So you would do these work outs to reachyour weekly goals in a period of 3 to 4 times a week? Mon, weds, Fri, Sun?
The runner's mantra is: Run often. Mostly easy. Sometimes hard.

IMHO, running four times per week is the bare minimum a person should do if they're interested in improving their run. Most "couch to 5k" or "couch to sprint triathlon" programs I've seen have a person running three times a week. I believe they do this to make the program appealing to people, not because it's the best way to train.

What I do is run five or six times per week. Two medium days, a long day and two or three short days. The long day is 33% longer than the medium day. The short days are 33% less than the medium day if I'm doing two shorts per week, otherwise they're 44% less if I'm doing three. On the medium days I'll run slightly faster than the long or short days. Six days is optimal, but if I feel I need a rest the day after my long run, I'll drop one of the short runs and make up the volume on the remaining two short runs.
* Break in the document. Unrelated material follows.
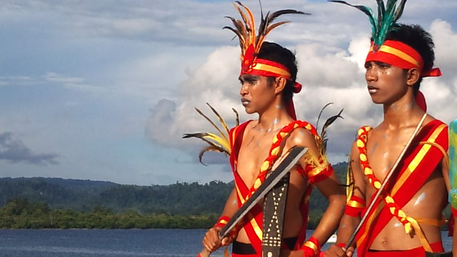 Festival Teluk Jailolo digelar tiap tahun oleh Pemda Halmahera Barat. Sebuah upaya menghargai laut sebagai sumber kehidupan.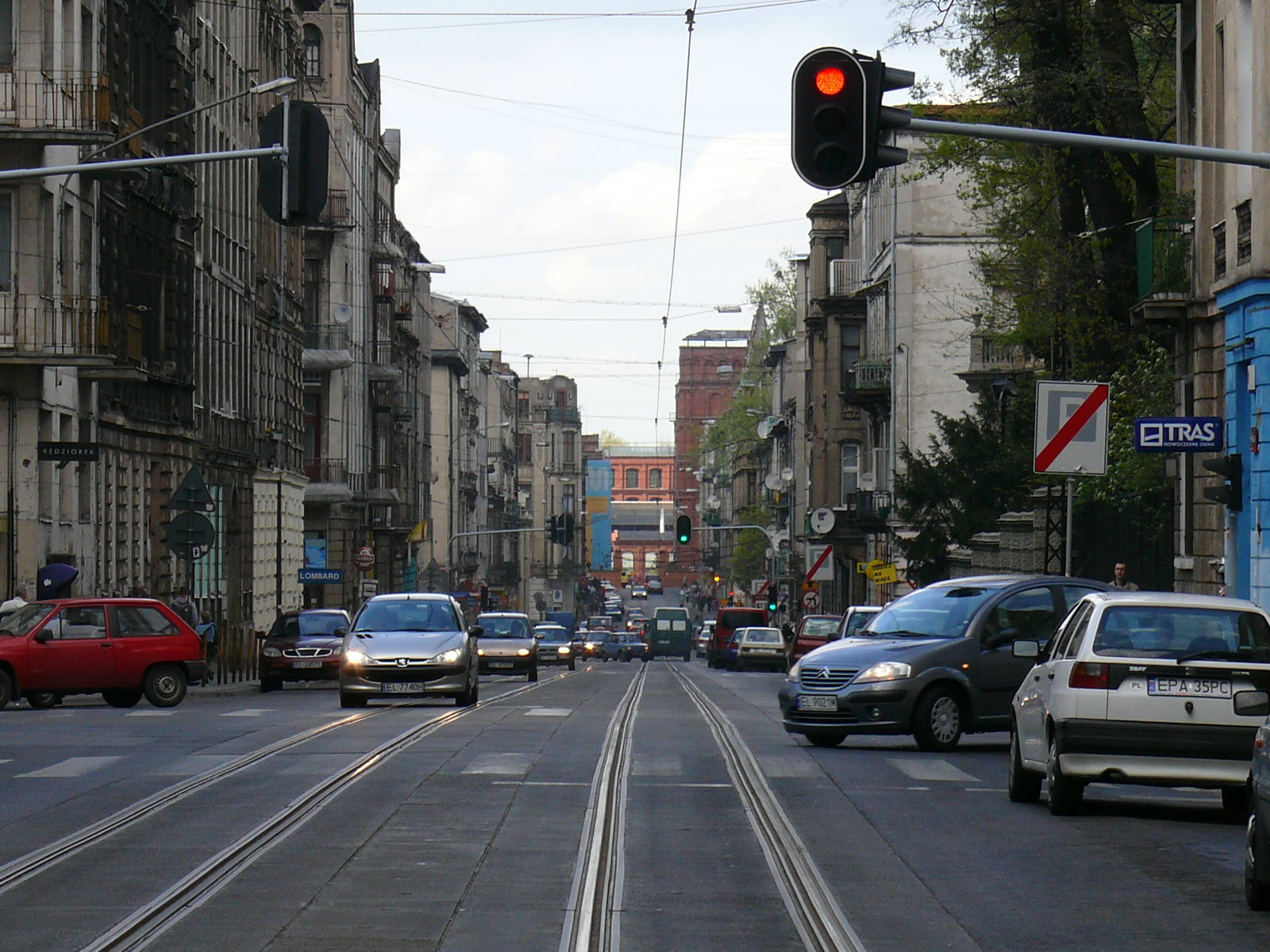 ulica Gdańska w Łodzi

Ideally, you don't want your long run to be more than 30% of your total weekly volume.

So here's an example schedule from what I ran last week. Obviously, you have to adjust your miles to your current fitness level/goals. Also, this isn't gospel so I might swap days around a little bit if there's a conflict in my schedule:

Monday: 6.14 miles
Tuesday: 6.14 miles
Wednesday: 8.17 miles
Thursday: 3.08 miles
Friday: 3.08 miles
Saturday: 3.08 miles
Sunday: off

As far as how fast you should be running these, here's a great pace calculator: https://www.mcmillanrunning.com/mcmil...calculator.htm Most people are surprised when they see how slow their optimal training pace actually is.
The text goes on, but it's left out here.